- **Exercise brief**: For the entries below, repeat exactly each line starting with the one that contains "3176303 | 1612815 |" and going on through the one that contains "2663010 | 1675725 |", and no others.

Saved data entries
##########
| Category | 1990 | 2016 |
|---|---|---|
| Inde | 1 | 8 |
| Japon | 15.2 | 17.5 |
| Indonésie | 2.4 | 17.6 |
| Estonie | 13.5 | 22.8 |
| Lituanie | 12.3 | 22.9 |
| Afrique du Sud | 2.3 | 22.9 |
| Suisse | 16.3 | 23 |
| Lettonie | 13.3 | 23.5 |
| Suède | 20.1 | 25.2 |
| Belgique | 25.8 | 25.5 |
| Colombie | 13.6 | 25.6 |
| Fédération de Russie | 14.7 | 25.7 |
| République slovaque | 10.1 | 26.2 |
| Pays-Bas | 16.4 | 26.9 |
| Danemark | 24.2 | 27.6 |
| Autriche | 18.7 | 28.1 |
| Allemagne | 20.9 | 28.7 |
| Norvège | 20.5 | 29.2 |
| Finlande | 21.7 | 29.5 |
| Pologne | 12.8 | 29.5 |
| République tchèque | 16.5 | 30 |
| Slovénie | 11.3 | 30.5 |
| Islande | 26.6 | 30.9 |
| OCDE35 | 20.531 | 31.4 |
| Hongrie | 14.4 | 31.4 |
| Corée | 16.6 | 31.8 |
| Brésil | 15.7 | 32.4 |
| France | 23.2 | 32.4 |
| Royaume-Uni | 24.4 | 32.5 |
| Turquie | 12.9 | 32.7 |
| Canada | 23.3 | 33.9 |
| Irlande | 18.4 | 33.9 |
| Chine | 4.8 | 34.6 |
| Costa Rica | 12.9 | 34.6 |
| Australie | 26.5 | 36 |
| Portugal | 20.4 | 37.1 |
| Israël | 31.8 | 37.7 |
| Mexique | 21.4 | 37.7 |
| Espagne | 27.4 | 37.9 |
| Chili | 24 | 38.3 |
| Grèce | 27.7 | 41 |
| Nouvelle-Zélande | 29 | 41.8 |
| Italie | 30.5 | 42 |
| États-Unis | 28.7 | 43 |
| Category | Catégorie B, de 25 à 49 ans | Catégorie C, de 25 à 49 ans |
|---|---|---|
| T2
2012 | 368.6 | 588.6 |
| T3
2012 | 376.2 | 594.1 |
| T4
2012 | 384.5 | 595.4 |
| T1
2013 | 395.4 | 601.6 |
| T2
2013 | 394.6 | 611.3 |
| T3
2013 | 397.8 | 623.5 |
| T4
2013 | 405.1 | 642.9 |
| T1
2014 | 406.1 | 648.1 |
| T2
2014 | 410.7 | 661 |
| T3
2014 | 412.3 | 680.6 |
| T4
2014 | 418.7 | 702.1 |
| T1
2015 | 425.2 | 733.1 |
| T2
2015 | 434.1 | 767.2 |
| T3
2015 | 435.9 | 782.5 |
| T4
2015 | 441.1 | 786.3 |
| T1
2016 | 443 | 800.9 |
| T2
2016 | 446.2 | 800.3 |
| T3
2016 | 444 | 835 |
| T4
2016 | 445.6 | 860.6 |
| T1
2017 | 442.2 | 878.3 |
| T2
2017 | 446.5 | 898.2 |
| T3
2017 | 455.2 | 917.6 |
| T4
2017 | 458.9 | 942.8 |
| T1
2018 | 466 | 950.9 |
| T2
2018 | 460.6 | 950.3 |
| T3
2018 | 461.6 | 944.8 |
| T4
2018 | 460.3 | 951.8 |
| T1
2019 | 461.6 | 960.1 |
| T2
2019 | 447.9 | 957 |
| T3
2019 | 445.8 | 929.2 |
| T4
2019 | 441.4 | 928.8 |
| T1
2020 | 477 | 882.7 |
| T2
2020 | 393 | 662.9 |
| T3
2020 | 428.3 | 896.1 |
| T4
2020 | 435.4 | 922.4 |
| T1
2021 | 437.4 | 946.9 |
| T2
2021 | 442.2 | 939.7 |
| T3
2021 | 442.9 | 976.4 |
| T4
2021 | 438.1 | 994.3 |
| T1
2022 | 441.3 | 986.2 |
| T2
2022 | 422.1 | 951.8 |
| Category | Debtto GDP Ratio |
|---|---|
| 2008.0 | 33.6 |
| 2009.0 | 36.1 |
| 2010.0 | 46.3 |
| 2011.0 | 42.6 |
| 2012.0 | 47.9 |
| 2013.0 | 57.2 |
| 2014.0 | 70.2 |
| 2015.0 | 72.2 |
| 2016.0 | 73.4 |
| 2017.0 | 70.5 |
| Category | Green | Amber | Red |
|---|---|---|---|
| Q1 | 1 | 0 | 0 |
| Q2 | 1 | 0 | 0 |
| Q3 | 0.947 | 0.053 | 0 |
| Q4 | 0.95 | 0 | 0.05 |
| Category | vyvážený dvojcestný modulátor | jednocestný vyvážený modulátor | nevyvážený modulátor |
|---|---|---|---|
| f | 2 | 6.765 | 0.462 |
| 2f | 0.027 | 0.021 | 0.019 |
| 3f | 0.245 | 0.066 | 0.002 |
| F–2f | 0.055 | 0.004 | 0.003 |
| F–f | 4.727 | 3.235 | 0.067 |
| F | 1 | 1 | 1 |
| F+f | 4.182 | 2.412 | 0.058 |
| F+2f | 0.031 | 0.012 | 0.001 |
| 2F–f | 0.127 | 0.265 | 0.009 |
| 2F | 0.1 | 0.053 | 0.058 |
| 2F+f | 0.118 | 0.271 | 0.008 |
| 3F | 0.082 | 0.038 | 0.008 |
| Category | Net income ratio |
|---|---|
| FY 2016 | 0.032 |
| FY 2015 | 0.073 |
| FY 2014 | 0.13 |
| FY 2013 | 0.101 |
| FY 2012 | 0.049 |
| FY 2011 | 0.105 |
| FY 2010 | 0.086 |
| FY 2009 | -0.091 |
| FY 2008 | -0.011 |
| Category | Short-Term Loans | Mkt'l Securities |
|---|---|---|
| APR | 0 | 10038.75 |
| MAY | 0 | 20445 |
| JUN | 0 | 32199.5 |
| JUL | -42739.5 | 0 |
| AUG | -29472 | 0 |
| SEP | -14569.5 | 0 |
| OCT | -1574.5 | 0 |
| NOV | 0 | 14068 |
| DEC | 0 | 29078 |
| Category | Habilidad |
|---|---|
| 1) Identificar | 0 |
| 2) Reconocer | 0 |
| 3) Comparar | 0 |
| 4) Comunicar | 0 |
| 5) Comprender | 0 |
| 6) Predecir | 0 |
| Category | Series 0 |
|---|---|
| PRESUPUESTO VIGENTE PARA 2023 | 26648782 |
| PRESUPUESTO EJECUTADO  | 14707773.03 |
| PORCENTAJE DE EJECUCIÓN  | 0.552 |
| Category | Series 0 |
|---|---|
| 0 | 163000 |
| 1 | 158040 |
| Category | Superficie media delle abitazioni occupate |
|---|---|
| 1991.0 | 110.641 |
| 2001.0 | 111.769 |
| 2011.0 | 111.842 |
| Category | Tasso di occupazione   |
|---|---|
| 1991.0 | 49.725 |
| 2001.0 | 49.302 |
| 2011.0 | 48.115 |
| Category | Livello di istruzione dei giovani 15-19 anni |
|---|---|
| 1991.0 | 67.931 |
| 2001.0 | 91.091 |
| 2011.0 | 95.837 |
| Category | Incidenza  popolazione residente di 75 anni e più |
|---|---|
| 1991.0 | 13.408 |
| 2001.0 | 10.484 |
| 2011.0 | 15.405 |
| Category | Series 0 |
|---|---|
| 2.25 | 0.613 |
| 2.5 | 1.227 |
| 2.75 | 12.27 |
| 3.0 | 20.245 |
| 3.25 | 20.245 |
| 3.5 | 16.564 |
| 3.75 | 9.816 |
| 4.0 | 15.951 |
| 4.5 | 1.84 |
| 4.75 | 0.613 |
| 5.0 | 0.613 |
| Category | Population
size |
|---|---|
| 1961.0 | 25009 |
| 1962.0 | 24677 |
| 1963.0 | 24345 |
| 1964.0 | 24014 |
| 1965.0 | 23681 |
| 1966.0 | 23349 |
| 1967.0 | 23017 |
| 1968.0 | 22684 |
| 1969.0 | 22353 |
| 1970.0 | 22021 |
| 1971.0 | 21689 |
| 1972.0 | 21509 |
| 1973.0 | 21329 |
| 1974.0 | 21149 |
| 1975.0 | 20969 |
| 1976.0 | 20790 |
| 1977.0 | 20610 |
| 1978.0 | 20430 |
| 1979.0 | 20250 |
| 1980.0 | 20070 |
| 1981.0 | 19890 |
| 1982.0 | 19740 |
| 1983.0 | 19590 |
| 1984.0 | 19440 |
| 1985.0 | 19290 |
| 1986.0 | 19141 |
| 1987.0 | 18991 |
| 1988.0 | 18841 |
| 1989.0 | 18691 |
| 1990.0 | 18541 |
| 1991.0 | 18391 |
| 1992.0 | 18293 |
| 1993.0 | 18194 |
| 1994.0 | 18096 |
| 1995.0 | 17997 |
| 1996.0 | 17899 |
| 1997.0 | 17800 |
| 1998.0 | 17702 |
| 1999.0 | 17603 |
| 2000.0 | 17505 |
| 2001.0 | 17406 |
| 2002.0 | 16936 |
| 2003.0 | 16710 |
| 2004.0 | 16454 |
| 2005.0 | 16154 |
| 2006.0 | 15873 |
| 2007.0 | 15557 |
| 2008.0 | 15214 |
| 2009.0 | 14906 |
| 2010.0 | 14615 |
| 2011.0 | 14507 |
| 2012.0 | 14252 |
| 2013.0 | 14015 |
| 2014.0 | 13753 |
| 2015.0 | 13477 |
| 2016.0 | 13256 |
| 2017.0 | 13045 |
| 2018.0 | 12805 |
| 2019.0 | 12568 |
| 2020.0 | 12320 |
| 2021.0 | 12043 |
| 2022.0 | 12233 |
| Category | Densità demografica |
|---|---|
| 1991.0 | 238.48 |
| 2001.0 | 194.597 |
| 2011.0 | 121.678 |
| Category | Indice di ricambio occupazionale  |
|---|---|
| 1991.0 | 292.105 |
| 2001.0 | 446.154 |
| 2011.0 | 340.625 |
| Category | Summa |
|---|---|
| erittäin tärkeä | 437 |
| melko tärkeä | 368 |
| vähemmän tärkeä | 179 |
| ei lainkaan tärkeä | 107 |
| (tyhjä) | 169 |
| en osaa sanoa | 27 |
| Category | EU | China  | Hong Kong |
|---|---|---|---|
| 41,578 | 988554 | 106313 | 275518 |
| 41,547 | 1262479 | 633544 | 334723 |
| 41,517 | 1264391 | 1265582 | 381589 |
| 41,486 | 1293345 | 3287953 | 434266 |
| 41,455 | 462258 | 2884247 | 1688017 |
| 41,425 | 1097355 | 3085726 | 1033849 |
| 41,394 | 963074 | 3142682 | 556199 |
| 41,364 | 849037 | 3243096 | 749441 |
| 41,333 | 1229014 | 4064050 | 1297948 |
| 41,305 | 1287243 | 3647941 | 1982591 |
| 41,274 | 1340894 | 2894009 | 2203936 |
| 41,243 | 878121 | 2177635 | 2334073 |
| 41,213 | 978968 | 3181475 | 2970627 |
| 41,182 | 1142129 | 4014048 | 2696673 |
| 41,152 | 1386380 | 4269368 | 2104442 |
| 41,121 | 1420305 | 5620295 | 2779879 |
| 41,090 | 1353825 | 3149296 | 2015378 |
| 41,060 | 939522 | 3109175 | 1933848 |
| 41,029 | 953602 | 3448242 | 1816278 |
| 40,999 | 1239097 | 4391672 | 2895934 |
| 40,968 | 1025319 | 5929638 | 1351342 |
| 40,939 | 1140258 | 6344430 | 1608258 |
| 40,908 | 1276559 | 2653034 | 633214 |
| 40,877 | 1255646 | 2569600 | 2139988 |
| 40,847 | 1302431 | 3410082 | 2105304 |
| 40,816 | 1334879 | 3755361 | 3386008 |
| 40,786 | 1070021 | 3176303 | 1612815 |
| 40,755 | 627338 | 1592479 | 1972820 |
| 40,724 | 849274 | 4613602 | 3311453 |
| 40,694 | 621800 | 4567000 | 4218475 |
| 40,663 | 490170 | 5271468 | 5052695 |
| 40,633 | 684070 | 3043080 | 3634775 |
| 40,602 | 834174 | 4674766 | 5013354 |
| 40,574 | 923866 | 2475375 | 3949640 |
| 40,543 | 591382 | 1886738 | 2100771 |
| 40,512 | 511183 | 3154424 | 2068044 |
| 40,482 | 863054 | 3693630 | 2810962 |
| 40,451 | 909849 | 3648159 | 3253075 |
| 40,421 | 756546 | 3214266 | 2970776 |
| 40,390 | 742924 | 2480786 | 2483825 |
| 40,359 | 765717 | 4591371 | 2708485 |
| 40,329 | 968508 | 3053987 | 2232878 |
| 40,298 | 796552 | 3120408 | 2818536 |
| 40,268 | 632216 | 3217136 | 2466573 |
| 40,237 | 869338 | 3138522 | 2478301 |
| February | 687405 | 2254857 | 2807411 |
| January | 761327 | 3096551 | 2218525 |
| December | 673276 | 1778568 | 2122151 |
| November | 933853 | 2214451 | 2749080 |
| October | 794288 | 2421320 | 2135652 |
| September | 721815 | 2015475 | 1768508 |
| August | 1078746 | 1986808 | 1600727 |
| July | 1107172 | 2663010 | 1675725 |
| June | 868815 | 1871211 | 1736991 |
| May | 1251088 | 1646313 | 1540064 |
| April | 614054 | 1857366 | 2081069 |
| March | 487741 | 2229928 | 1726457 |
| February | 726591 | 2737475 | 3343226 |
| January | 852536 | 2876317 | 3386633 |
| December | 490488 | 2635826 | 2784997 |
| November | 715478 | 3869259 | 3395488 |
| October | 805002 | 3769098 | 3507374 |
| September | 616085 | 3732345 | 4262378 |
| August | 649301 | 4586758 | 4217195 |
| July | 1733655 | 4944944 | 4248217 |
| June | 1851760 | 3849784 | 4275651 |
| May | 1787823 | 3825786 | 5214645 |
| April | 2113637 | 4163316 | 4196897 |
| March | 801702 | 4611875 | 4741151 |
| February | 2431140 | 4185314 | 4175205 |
##########
- **Exercise result**:
| 40,786 | 1070021 | 3176303 | 1612815 |
| 40,755 | 627338 | 1592479 | 1972820 |
| 40,724 | 849274 | 4613602 | 3311453 |
| 40,694 | 621800 | 4567000 | 4218475 |
| 40,663 | 490170 | 5271468 | 5052695 |
| 40,633 | 684070 | 3043080 | 3634775 |
| 40,602 | 834174 | 4674766 | 5013354 |
| 40,574 | 923866 | 2475375 | 3949640 |
| 40,543 | 591382 | 1886738 | 2100771 |
| 40,512 | 511183 | 3154424 | 2068044 |
| 40,482 | 863054 | 3693630 | 2810962 |
| 40,451 | 909849 | 3648159 | 3253075 |
| 40,421 | 756546 | 3214266 | 2970776 |
| 40,390 | 742924 | 2480786 | 2483825 |
| 40,359 | 765717 | 4591371 | 2708485 |
| 40,329 | 968508 | 3053987 | 2232878 |
| 40,298 | 796552 | 3120408 | 2818536 |
| 40,268 | 632216 | 3217136 | 2466573 |
| 40,237 | 869338 | 3138522 | 2478301 |
| February | 687405 | 2254857 | 2807411 |
| January | 761327 | 3096551 | 2218525 |
| December | 673276 | 1778568 | 2122151 |
| November | 933853 | 2214451 | 2749080 |
| October | 794288 | 2421320 | 2135652 |
| September | 721815 | 2015475 | 1768508 |
| August | 1078746 | 1986808 | 1600727 |
| July | 1107172 | 2663010 | 1675725 |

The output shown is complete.